Your answer must restate each entry below word for word, with no pictures in it.

• RAW DATA
*** Block opens ***
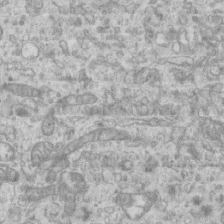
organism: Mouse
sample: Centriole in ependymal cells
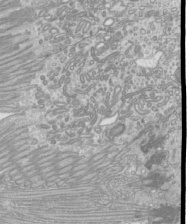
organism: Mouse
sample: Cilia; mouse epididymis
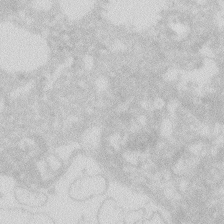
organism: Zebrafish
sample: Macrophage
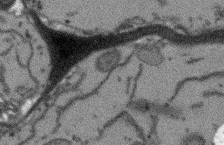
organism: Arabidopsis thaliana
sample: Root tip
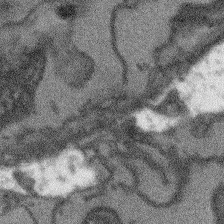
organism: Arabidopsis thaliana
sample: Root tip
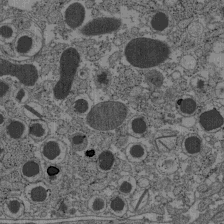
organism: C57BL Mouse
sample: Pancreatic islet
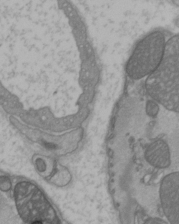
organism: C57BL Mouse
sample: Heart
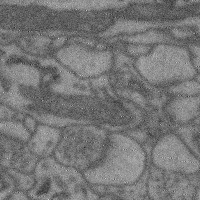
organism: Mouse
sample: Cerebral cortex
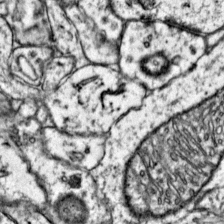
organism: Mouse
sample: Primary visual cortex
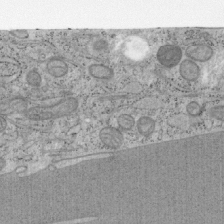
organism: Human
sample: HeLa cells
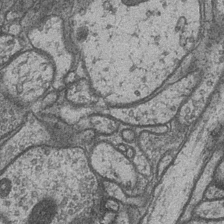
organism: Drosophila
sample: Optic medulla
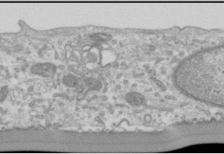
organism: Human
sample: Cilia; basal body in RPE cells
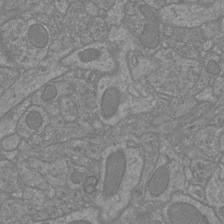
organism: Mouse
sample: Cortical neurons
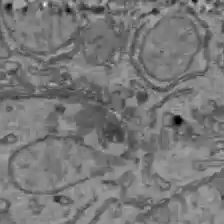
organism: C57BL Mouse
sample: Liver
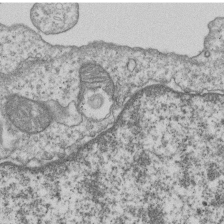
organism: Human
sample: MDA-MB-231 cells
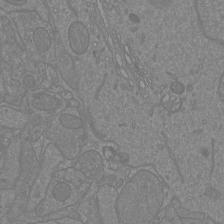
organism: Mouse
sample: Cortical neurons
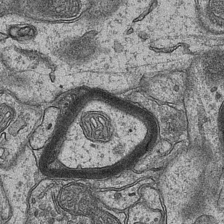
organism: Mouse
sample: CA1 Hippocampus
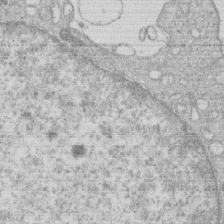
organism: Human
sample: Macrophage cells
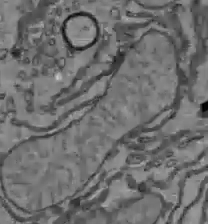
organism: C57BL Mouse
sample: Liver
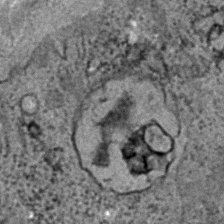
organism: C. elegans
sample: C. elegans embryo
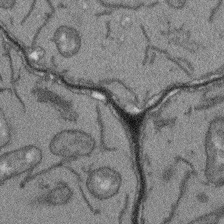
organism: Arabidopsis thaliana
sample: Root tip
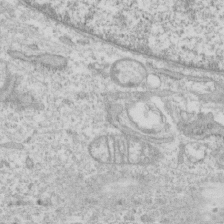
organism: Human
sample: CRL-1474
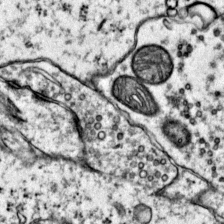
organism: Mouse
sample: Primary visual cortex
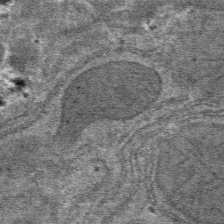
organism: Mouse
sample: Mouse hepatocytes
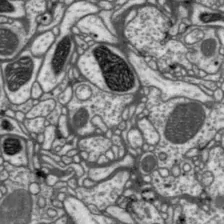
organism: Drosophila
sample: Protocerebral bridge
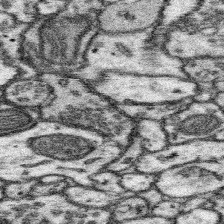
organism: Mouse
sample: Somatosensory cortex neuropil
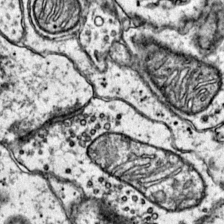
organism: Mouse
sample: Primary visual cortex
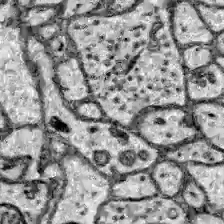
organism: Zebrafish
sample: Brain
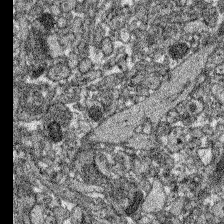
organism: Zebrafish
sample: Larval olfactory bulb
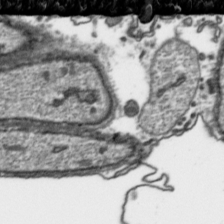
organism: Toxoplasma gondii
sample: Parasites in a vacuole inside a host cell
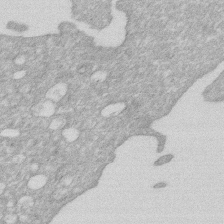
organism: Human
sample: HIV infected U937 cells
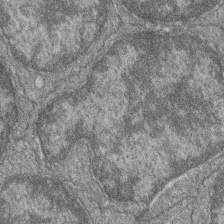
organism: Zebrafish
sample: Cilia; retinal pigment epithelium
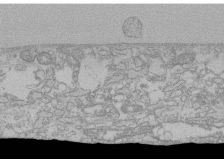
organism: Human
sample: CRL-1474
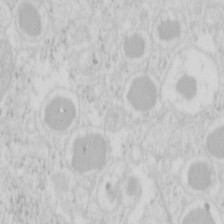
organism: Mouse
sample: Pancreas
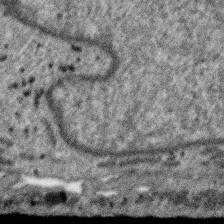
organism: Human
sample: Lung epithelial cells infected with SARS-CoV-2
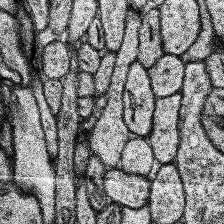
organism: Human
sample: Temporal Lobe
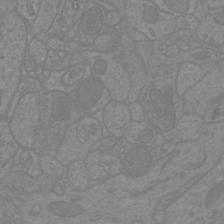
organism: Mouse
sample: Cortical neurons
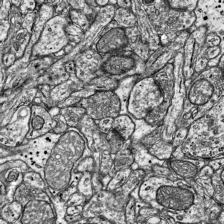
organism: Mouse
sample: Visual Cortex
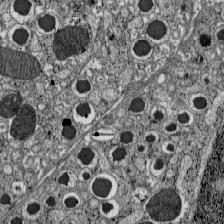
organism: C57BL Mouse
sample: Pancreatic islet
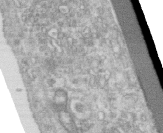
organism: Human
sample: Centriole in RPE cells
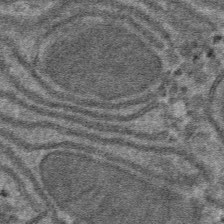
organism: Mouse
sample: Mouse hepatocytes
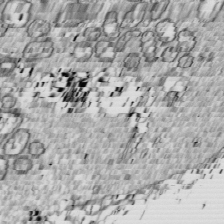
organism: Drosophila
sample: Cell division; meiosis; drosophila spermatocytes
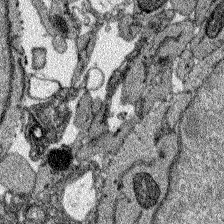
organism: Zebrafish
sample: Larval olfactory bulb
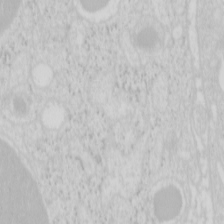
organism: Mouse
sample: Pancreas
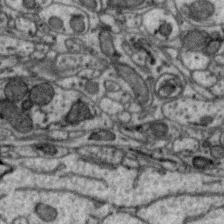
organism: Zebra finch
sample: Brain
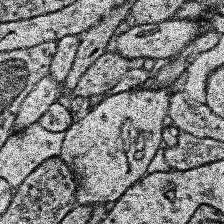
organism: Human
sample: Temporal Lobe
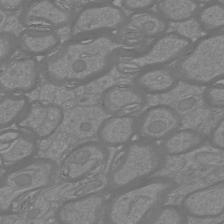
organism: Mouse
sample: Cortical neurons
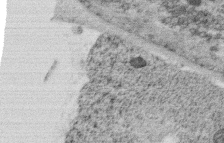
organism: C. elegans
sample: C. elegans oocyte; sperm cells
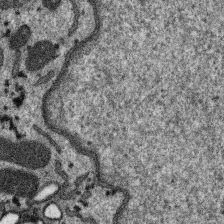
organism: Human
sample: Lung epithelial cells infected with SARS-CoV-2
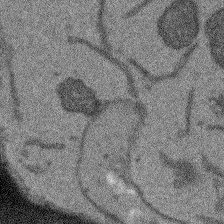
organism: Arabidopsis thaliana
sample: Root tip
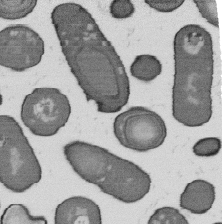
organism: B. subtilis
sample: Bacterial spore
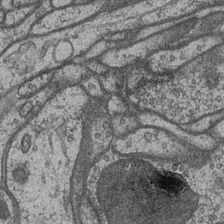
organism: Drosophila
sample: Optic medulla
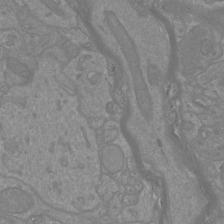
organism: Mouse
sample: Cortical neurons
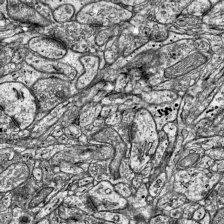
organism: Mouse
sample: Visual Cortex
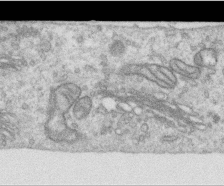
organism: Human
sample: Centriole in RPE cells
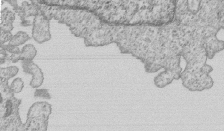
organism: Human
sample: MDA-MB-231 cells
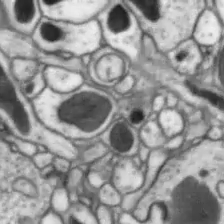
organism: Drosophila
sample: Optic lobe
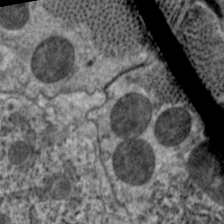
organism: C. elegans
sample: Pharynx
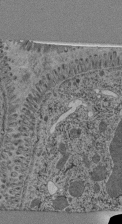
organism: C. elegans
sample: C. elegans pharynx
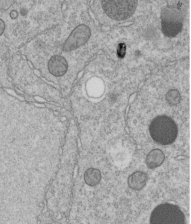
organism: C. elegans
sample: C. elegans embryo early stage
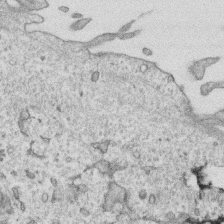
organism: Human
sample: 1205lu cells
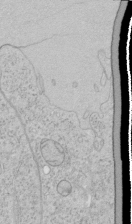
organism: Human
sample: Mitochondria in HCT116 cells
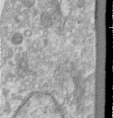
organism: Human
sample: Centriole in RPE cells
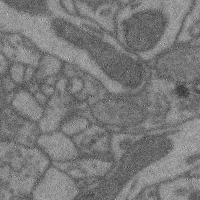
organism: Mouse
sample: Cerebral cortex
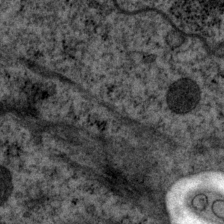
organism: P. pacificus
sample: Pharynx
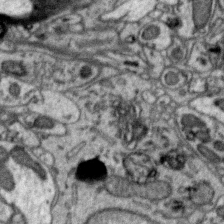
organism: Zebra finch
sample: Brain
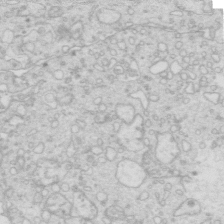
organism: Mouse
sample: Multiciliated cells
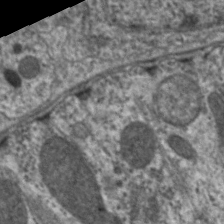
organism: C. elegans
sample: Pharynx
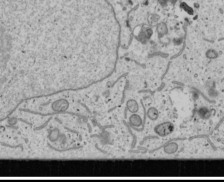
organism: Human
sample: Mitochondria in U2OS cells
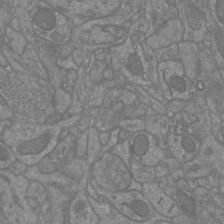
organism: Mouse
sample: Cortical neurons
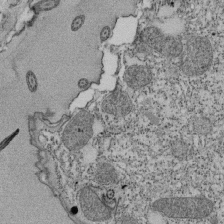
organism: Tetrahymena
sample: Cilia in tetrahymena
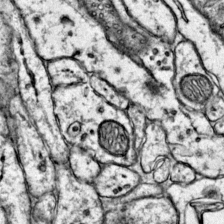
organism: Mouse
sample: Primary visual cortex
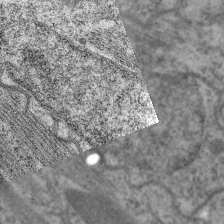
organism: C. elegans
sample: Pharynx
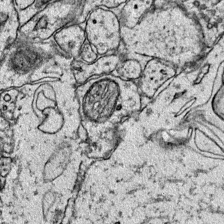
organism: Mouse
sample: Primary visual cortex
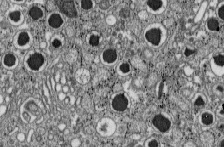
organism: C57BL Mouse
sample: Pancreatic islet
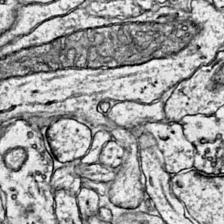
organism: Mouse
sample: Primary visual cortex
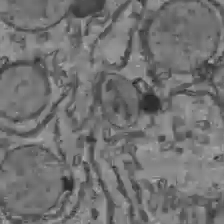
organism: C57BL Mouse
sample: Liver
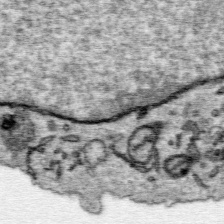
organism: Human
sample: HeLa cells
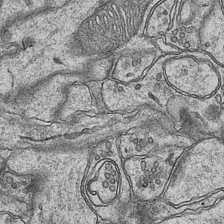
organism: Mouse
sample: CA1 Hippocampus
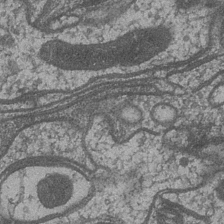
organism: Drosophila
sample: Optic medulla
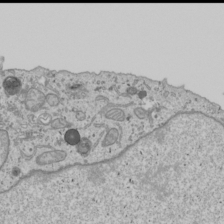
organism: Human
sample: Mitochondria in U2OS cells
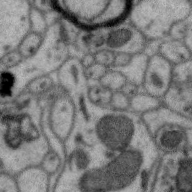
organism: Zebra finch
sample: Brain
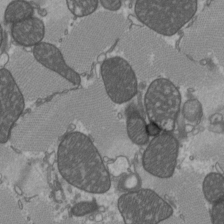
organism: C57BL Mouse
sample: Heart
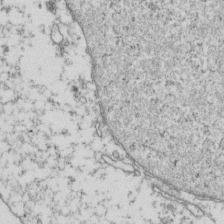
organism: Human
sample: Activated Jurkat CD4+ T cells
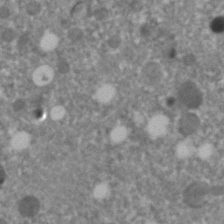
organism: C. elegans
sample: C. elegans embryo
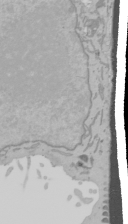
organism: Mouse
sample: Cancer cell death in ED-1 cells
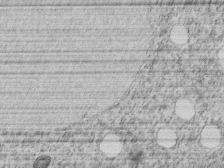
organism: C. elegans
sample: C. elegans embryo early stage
*** Block closes ***
• RESPONSE TO THIS EXERCISE
organism: Mouse
sample: Centriole in ependymal cells
organism: Mouse
sample: Cilia; mouse epididymis
organism: Zebrafish
sample: Macrophage
organism: Arabidopsis thaliana
sample: Root tip
organism: Arabidopsis thaliana
sample: Root tip
organism: C57BL Mouse
sample: Pancreatic islet
organism: C57BL Mouse
sample: Heart
organism: Mouse
sample: Cerebral cortex
organism: Mouse
sample: Primary visual cortex
organism: Human
sample: HeLa cells
organism: Drosophila
sample: Optic medulla
organism: Human
sample: Cilia; basal body in RPE cells
organism: Mouse
sample: Cortical neurons
organism: C57BL Mouse
sample: Liver
organism: Human
sample: MDA-MB-231 cells
organism: Mouse
sample: Cortical neurons
organism: Mouse
sample: CA1 Hippocampus
organism: Human
sample: Macrophage cells
organism: C57BL Mouse
sample: Liver
organism: C. elegans
sample: C. elegans embryo
organism: Arabidopsis thaliana
sample: Root tip
organism: Human
sample: CRL-1474
organism: Mouse
sample: Primary visual cortex
organism: Mouse
sample: Mouse hepatocytes
organism: Drosophila
sample: Protocerebral bridge
organism: Mouse
sample: Somatosensory cortex neuropil
organism: Mouse
sample: Primary visual cortex
organism: Zebrafish
sample: Brain
organism: Zebrafish
sample: Larval olfactory bulb
organism: Toxoplasma gondii
sample: Parasites in a vacuole inside a host cell
organism: Human
sample: HIV infected U937 cells
organism: Zebrafish
sample: Cilia; retinal pigment epithelium
organism: Human
sample: CRL-1474
organism: Mouse
sample: Pancreas
organism: Human
sample: Lung epithelial cells infected with SARS-CoV-2
organism: Human
sample: Temporal Lobe
organism: Mouse
sample: Cortical neurons
organism: Mouse
sample: Visual Cortex
organism: C57BL Mouse
sample: Pancreatic islet
organism: Human
sample: Centriole in RPE cells
organism: Mouse
sample: Mouse hepatocytes
organism: Drosophila
sample: Cell division; meiosis; drosophila spermatocytes
organism: Zebrafish
sample: Larval olfactory bulb
organism: Mouse
sample: Pancreas
organism: Zebra finch
sample: Brain
organism: Human
sample: Temporal Lobe
organism: Mouse
sample: Cortical neurons
organism: C. elegans
sample: C. elegans oocyte; sperm cells
organism: Human
sample: Lung epithelial cells infected with SARS-CoV-2
organism: Arabidopsis thaliana
sample: Root tip
organism: B. subtilis
sample: Bacterial spore
organism: Drosophila
sample: Optic medulla
organism: Mouse
sample: Cortical neurons
organism: Mouse
sample: Visual Cortex
organism: Human
sample: Centriole in RPE cells
organism: Human
sample: MDA-MB-231 cells
organism: Drosophila
sample: Optic lobe
organism: C. elegans
sample: Pharynx
organism: C. elegans
sample: C. elegans pharynx
organism: C. elegans
sample: C. elegans embryo early stage
organism: Human
sample: 1205lu cells
organism: Human
sample: Mitochondria in HCT116 cells
organism: Human
sample: Centriole in RPE cells
organism: Mouse
sample: Cerebral cortex
organism: P. pacificus
sample: Pharynx
organism: Zebra finch
sample: Brain
organism: Mouse
sample: Multiciliated cells
organism: C. elegans
sample: Pharynx
organism: Human
sample: Mitochondria in U2OS cells
organism: Mouse
sample: Cortical neurons
organism: Tetrahymena
sample: Cilia in tetrahymena
organism: Mouse
sample: Primary visual cortex
organism: C. elegans
sample: Pharynx
organism: Mouse
sample: Primary visual cortex
organism: C57BL Mouse
sample: Pancreatic islet
organism: Mouse
sample: Primary visual cortex
organism: C57BL Mouse
sample: Liver
organism: Human
sample: HeLa cells
organism: Mouse
sample: CA1 Hippocampus
organism: Drosophila
sample: Optic medulla
organism: Human
sample: Mitochondria in U2OS cells
organism: Zebra finch
sample: Brain
organism: C57BL Mouse
sample: Heart
organism: Human
sample: Activated Jurkat CD4+ T cells
organism: C. elegans
sample: C. elegans embryo
organism: Mouse
sample: Cancer cell death in ED-1 cells
organism: C. elegans
sample: C. elegans embryo early stage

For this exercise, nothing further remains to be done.